28 U.S.C. § 2254(d). Mr. Keener bears the burden of proof under § 2254(d). See Cullen v. Pinholster, 563 U.S. 170, 181 (2011). The threshold question the Court must answer under § 2254(d)(1) is whether Mr. Keener seeks to apply a rule of law that was clearly established by the Supreme Court at the time his conviction became final. See Williams v. Taylor, 529 U.S. 362, 390 (2000). Clearly established federal law “refers to the holdings, as opposed to the dicta, of [the Supreme] Court’s decisions as of the time of the relevant state-court decision.” Id. at 412. Furthermore, clearly established law consists of Supreme Court holdings in cases where the facts are at least closely-related or similar to the case sub judice. Although the legal rule at issue need not have had its genesis in the closely-related or similar factual context, the Supreme Court must have expressly extended the legal rule to that context.

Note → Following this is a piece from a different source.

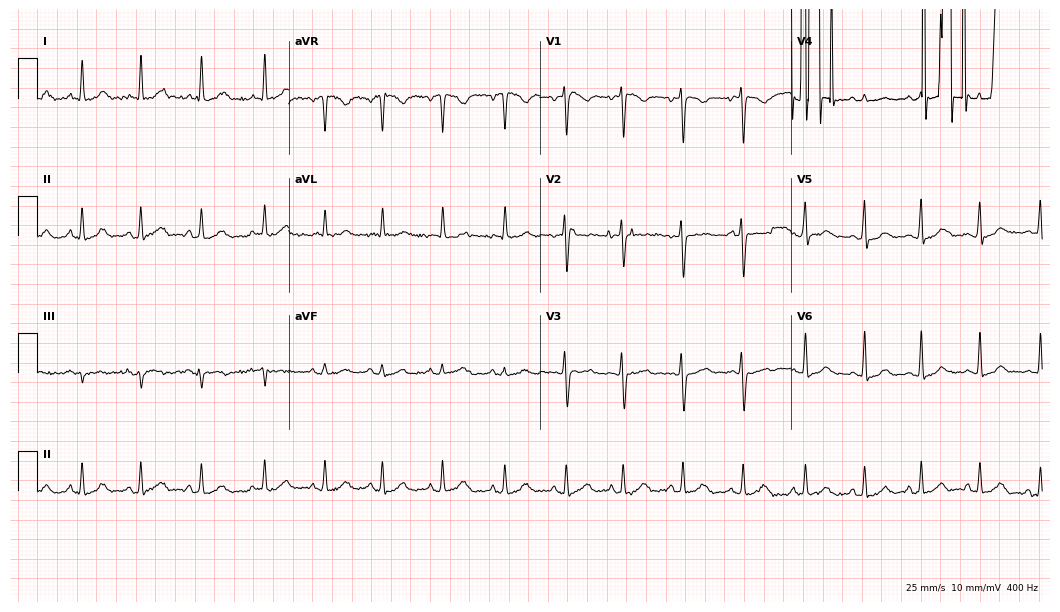
ECG — a female, 28 years old. Screened for six findings — first-degree AV block, right bundle branch block, left bundle branch block, sinus bradycardia, atrial fibrillation, sinus tachycardia — none is recorded. Only these six findings were labelled.

House v. Hatch, 527 F.3d 1010, 1016 (10th Cir. 2008). If there is no clearly established federal law, that is the end of the Court’s inquiry pursuant to § 2254(d)(1). See id. at 1018. If a clearly established rule of federal law is implicated, then the Court must

4 determine whether the state court’s decision was contrary to or an unreasonable application of that clearly established rule of federal law. See Williams, 529 U.S. at 404-05. A state-court decision is contrary to clearly established federal law if: (a) “the state court applies a rule that contradicts the governing law set forth in Supreme Court cases”; or (b) “the state court confronts a set of facts that are materially indistinguishable from a decision of the Supreme Court and nevertheless arrives at a result different from [that] precedent.” Maynard [v. Boone], 468 F.3d [665,] 669 [(10th Cir. 2006)] (internal quotation marks and brackets omitted) (quoting Williams, 529 U.S.